O ETF de criptomoedas à vista nos EUA já atingiu cerca de 140 bilhões de dólares em ativos, apenas dois anos após sua primeira aprovação. Cada vez mais fundos de grande porte estão entrando neste setor, enquanto as empresas trabalham na construção de infraestrutura de suporte. Os corretores principais ajudam clientes institucionais a gerenciar financiamento, custódia e negociação em uma única plataforma. Com o aumento de hedge funds participando, este mercado está em rápido crescimento.
Em abril deste ano, a Ripple investiu 1,25 bilhão de dólares na aquisição de uma grande corretora, a Hidden Road. Em outubro, a FalconX anunciou a aquisição de uma das maiores emissoras de ETFs de criptomoedas, a 21Shares. Essas aquisições em grande escala mostram que os negócios de corretoras principais estão se consolidando rapidamente, com pioneiros buscando vantagens de escala e efeitos de rede. O Standard Chartered entra neste mercado altamente competitivo.
O momento não é por acaso. Quando o Bitcoin começou a negociar em 2026, estava acima de 92.000 dólares. Chegou a cair para 90.000 dólares, mas caiu apenas 2% no último ano. Segundo Brian Vieten, da Siebert Financial, “o Bitcoin, após uma venda prolongada relacionada à colheita de perdas fiscais, está atualmente consolidando em torno de 90 mil dólares, enquanto há preocupações de que o MSCI possa excluir ativos digitais de seus principais índices.”

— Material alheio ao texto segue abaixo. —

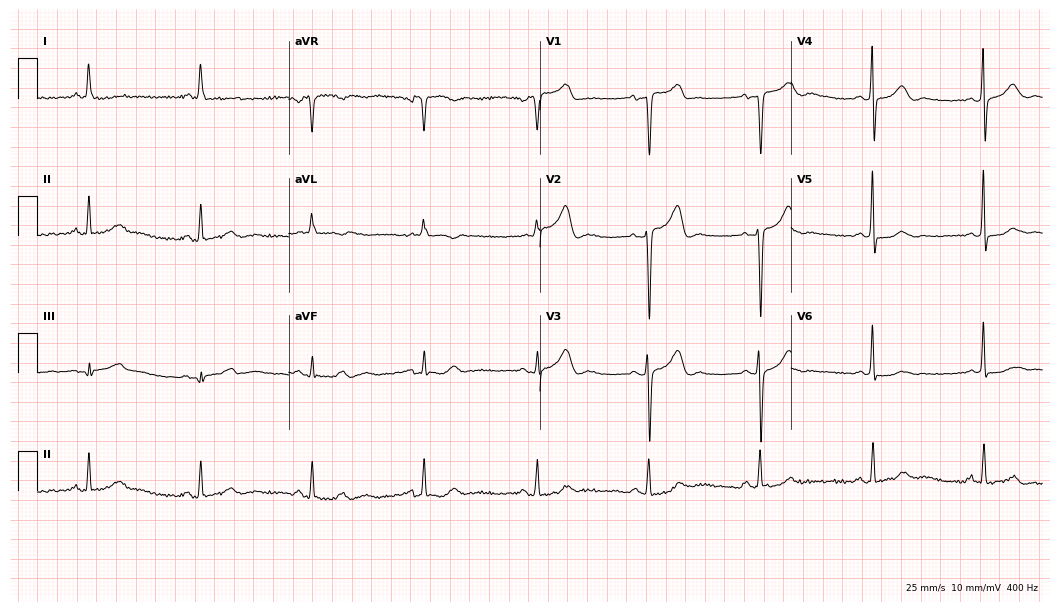
Standard 12-lead ECG recorded from a female patient, 59 years old (10.2-second recording at 400 Hz). Read as a normal ECG.

O MSCI abandonou sua visão anterior, considerando esses títulos do governo mais como fundos. Isso significa que, neste setor cheio de incertezas, há menos uma preocupação a mais. Para o Standard Chartered, a gradual eliminação dessa incerteza regulatória cria um ambiente mais favorável ao lançamento de sua atividade de corretagem de criptomoedas.
A ambição do mercado de stablecoins em ringgit na Ásia
O Standard Chartered, o Bank of Malaysia e a holding da AirAsia, Capital A, deram um passo importante na entrada no mercado de ativos digitais do país, planejando explorar uma stablecoin atrelada ao ringgit. Este projeto complementa a atividade de corretagem de criptomoedas: a corretora atende às necessidades de negociação de clientes institucionais, enquanto a stablecoin atrelada ao ringgit mira o mercado de varejo e pagamentos transfronteiriços do Sudeste Asiático.
Malásia é a terceira maior economia do Sudeste Asiático. Se a stablecoin de ringgit for bem-sucedida, poderá estabelecer uma vantagem de rede de pagamento para o Standard Chartered na região. A AirAsia, com sua vasta base de clientes e necessidade de pagamentos transfronteiriços, oferece um cenário natural para a aplicação prática da stablecoin. Os viajantes poderão usar a stablecoin atrelada ao ringgit para comprar passagens, pagar bagagem e reservar hotéis, evitando altas taxas de transação e longos tempos de liquidação tradicionais.
A estratégia de duplo foco do Standard Chartered demonstra seu posicionamento abrangente no mercado de criptomoedas: oferecendo serviços de corretagem para o setor institucional e promovendo a adoção de stablecoins no varejo. Essa integração vertical permite ao banco capturar múltiplos pontos de lucro na cadeia de valor das criptomoedas.